Oggi in compenso si leggono e accadono cose che pongono le basi per novità “clamorose” di domani; novità che invece non dovrebbero stupirci particolarmente. Unicredit ha già venduto oltre 200 miliardi di risparmio italiano ad Amundi con la cessione di Pioneer e dopo un aumento di capitale da 13 miliardi di euro, superiore a ogni attesa, si candida a diventare un “partner” ideale per qualunque compratore. Una banca ormai sicuramente ripulita di sofferenze e semplificata dopo aver venduto gli asset sul risparmio gestito; un “pezzo” molto semplice da aggiungere a un’altra banca già integrata.
L’amministratore delegato di Unicredit, francese, ha già venduto Pioneer ad Amundi e gli ultimi rumour identificano in Societe Generale il “partner” futuro. Si creerebbe un gruppo “pan-europeo” in cui però gli azionisti del sistema-paese “Italia” avrebbero un peso nettamente inferiore a quelli del sistema-paese “Francia” con tutte le conseguenze del caso. Unicredit è, per la cronaca, l’unica banca sistemica italiana in Europa. L’aumento di capitale da 13 miliardi di euro è, tra l’altro, l’occasione perfetta per chi voglia raccogliere un pacchetto azionario significativo.

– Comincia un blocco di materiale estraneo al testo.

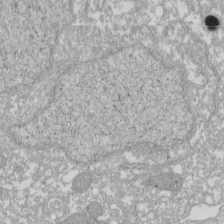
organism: Xenopus
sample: Cilia; centrioles in frog embryo cells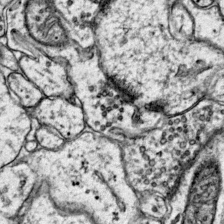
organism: Mouse
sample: Primary visual cortex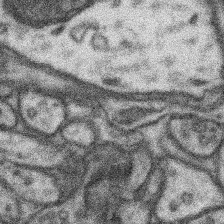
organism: Mouse
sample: Somatosensory cortex neuropil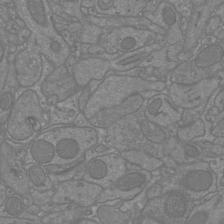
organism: Mouse
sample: Cortical neurons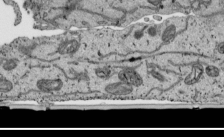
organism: Human
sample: Mitochondria in HCT116 cells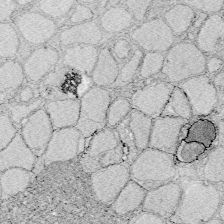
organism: Zebrafish
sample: Whole-Brain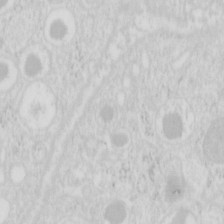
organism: Mouse
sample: Pancreas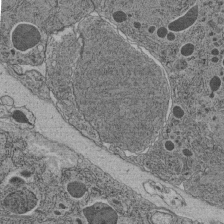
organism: C. elegans
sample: C. elegans pharynx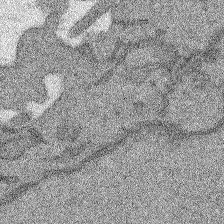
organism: Human
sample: HeLa cells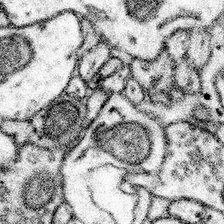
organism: Mouse
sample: Somatosensory cortex neuropil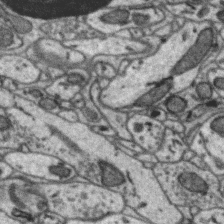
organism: Zebra finch
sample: Brain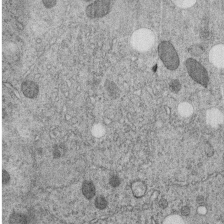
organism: C. elegans
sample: C. elegans embryo early stage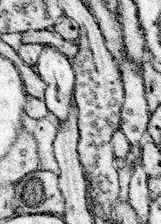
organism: Mouse
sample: Somatosensory cortex neuropil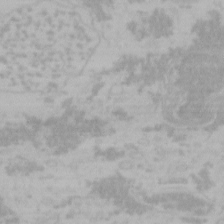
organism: Mouse
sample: Choroid plexus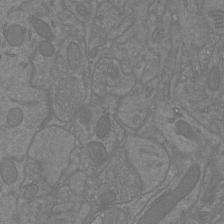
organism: Mouse
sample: Cortical neurons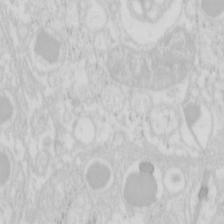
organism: Mouse
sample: Pancreas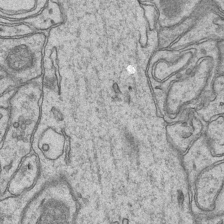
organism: Mouse
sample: CA1 Hippocampus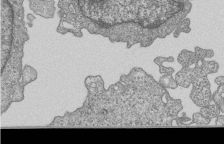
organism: Human
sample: MDA-MB-231 cells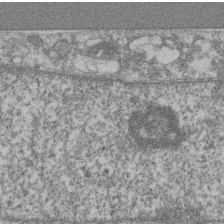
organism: Mouse
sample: T cell stromal cell synapse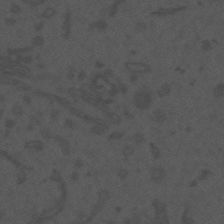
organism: Mouse
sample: Suprachiasmatic nucleus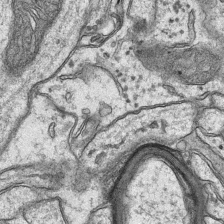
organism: Mouse
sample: CA1 Hippocampus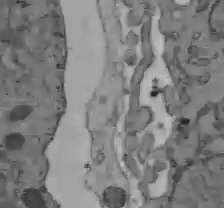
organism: C57BL Mouse
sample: Liver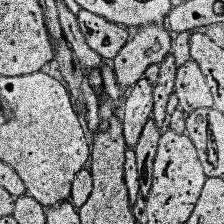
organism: Human
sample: Temporal Lobe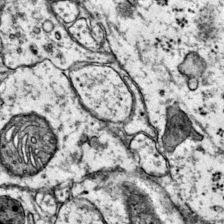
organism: Mouse
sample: Primary visual cortex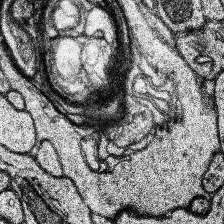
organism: Human
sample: Temporal Lobe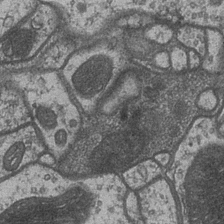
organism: Drosophila
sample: Optic medulla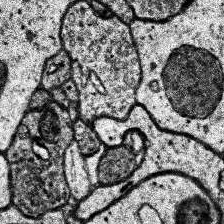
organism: Human
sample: Temporal Lobe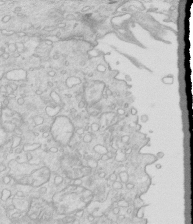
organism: Mouse
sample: Multiciliated cells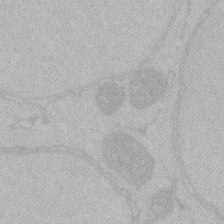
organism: Zebrafish
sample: Macrophage infected with Toxoplasma gondii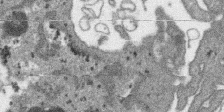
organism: Human
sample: Lung epithelial cells infected with SARS-CoV-2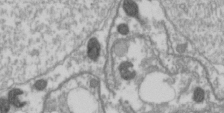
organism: Drosophila
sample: Cell division; meiosis; drosophila spermatocytes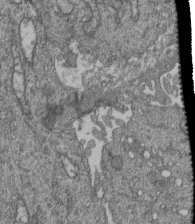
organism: Human
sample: Retinal organoid Rod and Cone cells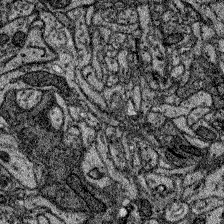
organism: Zebrafish
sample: Larval olfactory bulb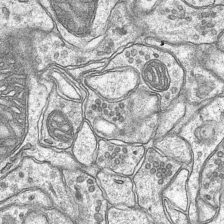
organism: Mouse
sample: CA1 Hippocampus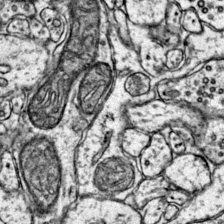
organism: Mouse
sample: Primary visual cortex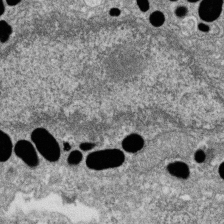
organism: Zebrafish
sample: Cilia; retinal pigment epithelium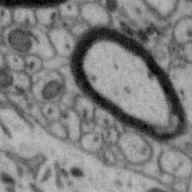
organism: Zebra finch
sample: Brain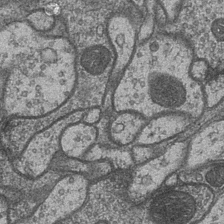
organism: Drosophila
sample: Optic medulla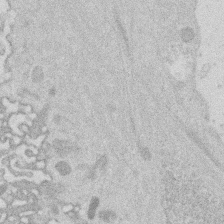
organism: Mouse
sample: Dividing mouse embryo 1 cell stage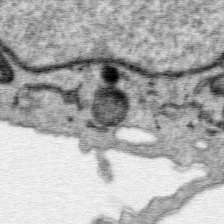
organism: Human
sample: HeLa cells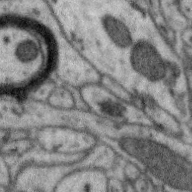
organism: Zebra finch
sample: Brain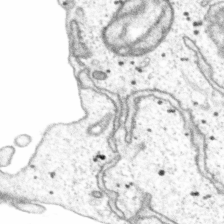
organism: Human
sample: HeLa cells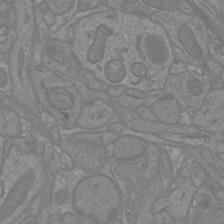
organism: Mouse
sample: Cortical neurons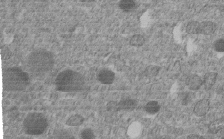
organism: C. elegans
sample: C. elegans embryo early stage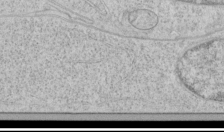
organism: Human
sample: Mitochondria in HCT116 cells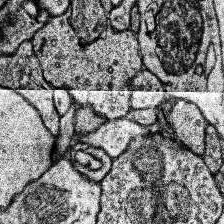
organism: Human
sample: Temporal Lobe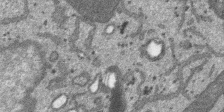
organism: Human
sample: Lung epithelial cells infected with SARS-CoV-2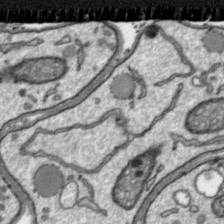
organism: Toxoplasma gondii
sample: Parasites in a vacuole inside a host cell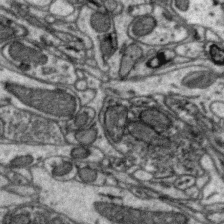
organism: Zebra finch
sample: Brain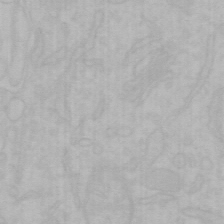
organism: Mouse
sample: Choroid plexus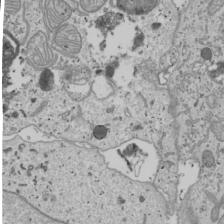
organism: Human
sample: Mitochondria in U2OS cells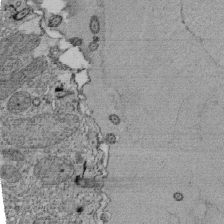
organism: Tetrahymena
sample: Cilia in tetrahymena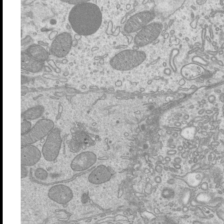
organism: Mouse
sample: Cilia; mouse epididymis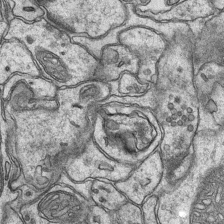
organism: Mouse
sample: CA1 Hippocampus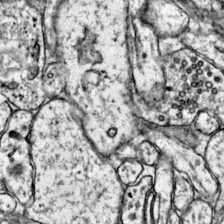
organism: Mouse
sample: Primary visual cortex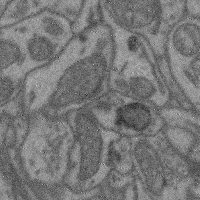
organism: Mouse
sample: Cerebral cortex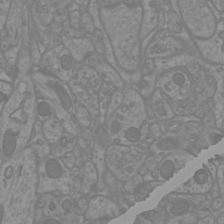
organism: Mouse
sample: Cortical neurons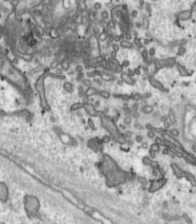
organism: Toxoplasma gondii
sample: Parasites in a vacuole inside a host cell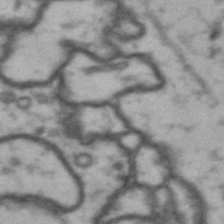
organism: Drosophila
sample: Brain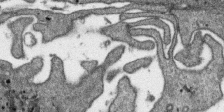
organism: Human
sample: Lung epithelial cells, uninfected (mock) control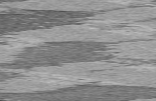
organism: C57BL Mouse
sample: Heart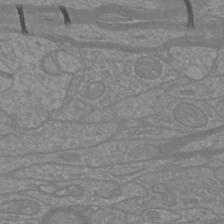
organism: Mouse
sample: Cortical neurons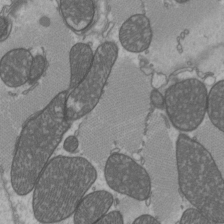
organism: C57BL Mouse
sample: Heart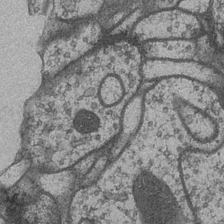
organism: Drosophila
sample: Optic medulla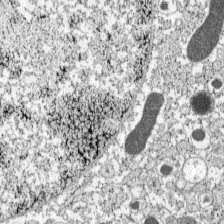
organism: C57BL Mouse
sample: Pancreatic islet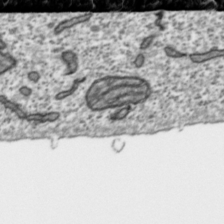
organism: Toxoplasma gondii
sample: Parasites in a vacuole inside a host cell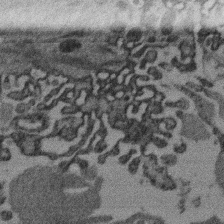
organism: Mouse
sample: Dividing mouse embryo 1 cell stage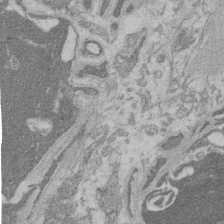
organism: Rat
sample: Salivary granule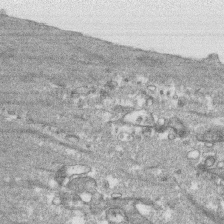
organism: Human
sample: CRL-1474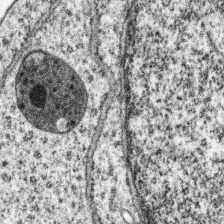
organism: Human
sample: HeLa cells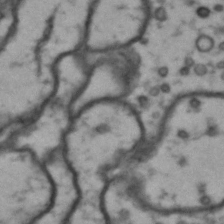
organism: Drosophila
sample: Brain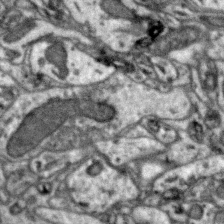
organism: Zebra finch
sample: Brain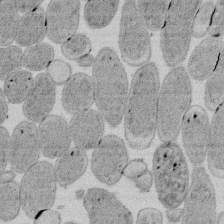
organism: E. coli
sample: Bacterial nucleoid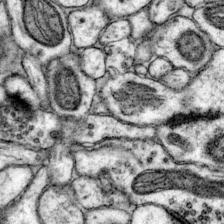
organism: Mouse
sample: Primary visual cortex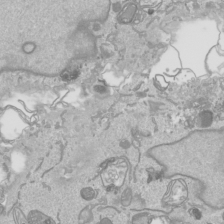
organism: Human
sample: Mitochondria in HCT116 cells

In questi stessi giorni montano i rumour di fusione tra Axa e Generali. L’ultima è un pezzo importantissimo della finanza italiana e una delle maggiori casseforti di risparmio italiano. Anche Generali è guidata da un amministratore delegato francese. Nelle ultime settimane non solo sono finite sui giornali ipotesi di cessione della controllata francese del gruppo, ai tedeschi di Allianz, per evitare possibili problemi di antitrust quando si farà la fusione con Axa, ma il principale azionista italiano di Generali, Mediobanca, ha detto che considererà ipotesi di riduzione della quota in Generali sotto al 10% se servisse a finanziare un’acquisizione. Molti hanno letto questa dichiarazione come l’ammissione che Mediobanca non si opporrebbe a una “fusione”.
Con che truppe finanziarie l’Italia potrà provare a opporsi ad attacchi speculativi o potrà disegnare operazioni di “sistema” che avvengono in tutto il mondo, per non parlare di convogliare risorse a imprese o infrastrutture, se l’allocazione del risparmio degli italiani viene decisa a Parigi, dove, come noto, ragionamenti da “sistema-paese” sono di casa e dove si proclama strategica anche Danone? Generali è la stessa istituzione che qualche settimana fa ha convertito i propri bond subordinati di Montepaschi e che controlla decine di miliardi di titoli di stato italiani.
Mentre rumour abbastanza inquietanti riempiono le pagine dei giornali nazionali e internazionali si creano le condizioni per le prossime notizie “clamorose” quando la battaglia è praticamente persa in partenza. Stupirsi in questi casi è la beffa che si aggiunge al danno.